# Sudoku Help

<font face=“Fixedsys”><u>
|8|1|2|3|5| | |9| |
| | |4| | | | |5| |
|5|6|7|8|9| | | | |
| | |6| | | | | |1|
| | |8|2| | | | | |
| | |1| | |5|4| | |
| | |3| | | | | |5|
|1|2|9|5| | | |4|3|
| | |5|4| |3|2|1|9|
</u></font>

Can anyone find the next number? I’m stumped

Any number? Row 3, Column 9: 4

Can you explain how you got it? I’m more interested in knowing that than I am in the actual number (I have the answer to the puzzle already anyway).

You know. I wanted to give my reasoning, then I noticed I had a jump in logic and forgot about Row 1, Column 9. So, even if I am right, I can’t totally prove it. Blah. Sorry.

I’m thinking this is a “you gotta guess and go” one because I’ve tried every 3x3 square to try and fill in any missing number and I always get at least 2 spots for each number.

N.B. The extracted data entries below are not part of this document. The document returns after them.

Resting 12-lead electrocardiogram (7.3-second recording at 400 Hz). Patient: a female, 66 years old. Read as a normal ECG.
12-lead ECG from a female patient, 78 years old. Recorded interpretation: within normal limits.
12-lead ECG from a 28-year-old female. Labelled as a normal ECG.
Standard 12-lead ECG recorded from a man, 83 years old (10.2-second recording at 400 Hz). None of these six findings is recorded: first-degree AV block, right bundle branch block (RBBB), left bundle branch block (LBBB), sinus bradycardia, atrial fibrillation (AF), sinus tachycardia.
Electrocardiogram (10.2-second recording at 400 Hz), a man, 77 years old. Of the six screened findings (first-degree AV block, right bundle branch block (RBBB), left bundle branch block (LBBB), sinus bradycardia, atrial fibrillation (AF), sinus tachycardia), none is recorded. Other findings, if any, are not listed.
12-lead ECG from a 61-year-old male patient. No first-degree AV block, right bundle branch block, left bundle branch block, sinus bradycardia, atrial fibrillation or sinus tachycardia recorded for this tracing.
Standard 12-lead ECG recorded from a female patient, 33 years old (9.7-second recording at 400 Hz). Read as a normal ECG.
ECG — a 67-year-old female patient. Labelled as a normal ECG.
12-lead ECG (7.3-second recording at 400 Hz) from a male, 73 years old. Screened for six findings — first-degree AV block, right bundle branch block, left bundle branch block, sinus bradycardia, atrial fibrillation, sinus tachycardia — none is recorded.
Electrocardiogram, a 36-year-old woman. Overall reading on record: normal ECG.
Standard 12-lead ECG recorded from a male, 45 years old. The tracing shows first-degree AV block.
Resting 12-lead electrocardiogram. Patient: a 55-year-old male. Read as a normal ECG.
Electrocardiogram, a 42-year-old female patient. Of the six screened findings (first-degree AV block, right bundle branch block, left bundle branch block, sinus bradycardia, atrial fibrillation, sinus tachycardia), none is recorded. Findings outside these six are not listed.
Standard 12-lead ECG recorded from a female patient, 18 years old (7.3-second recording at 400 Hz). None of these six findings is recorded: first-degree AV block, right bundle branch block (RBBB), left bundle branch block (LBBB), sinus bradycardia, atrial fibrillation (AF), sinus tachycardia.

It doesn’t matter. There are advanced tactics to deal with those situations logically without guessing.

column 7, row3 has to be a 3. I came to this conclusion because a 3 is already in column 9, and it must be in row 3 because there is nowhere else the 3 can go for that row. That leaves us with columns 7 and 8 to possibly hold a 3. Rows 4 and 5 in column 7 must contain a 5 or 9, since they can not go in any other square. That leaves us with the one 3. Ta da! I hope this was understandable >>.

I’m not sure I follow this. If you put the 3 in Row 3, Column 8, you can still put a 3 in Row 2, Column 7, leaving Rows 4 and 5 for the 5 and 9. Yes?

Ackbar’s answer is not necessarily correct; that square could contain a 1.

This puzzle is actually only a 3 star. I feel pretty worthless for not getting it >_>;; But it is pretty tough.

Edit: Actually Cless, Ackbar is correct. The two squares below row 3 col 7 must contain 5 or 9, and since there must be a 3 in Col 7, and no other row in that column can hold it because of the 3 in row 8 col 9, it must be row 3.

Edit #2: Having said that, the new 3 doesn’t help me deduce anything else at all >_>;;;;

Edit #3: My mistake, it DOES. That 3 was very useful

Why must they contain a 5 or 9? Can then not just as easily have (1 below) 7 or 8 and (2 below) 6 or 7?

The two colums to the right of them both already contain 5 and 9, and that 3x3 box must have a 5 and a 9.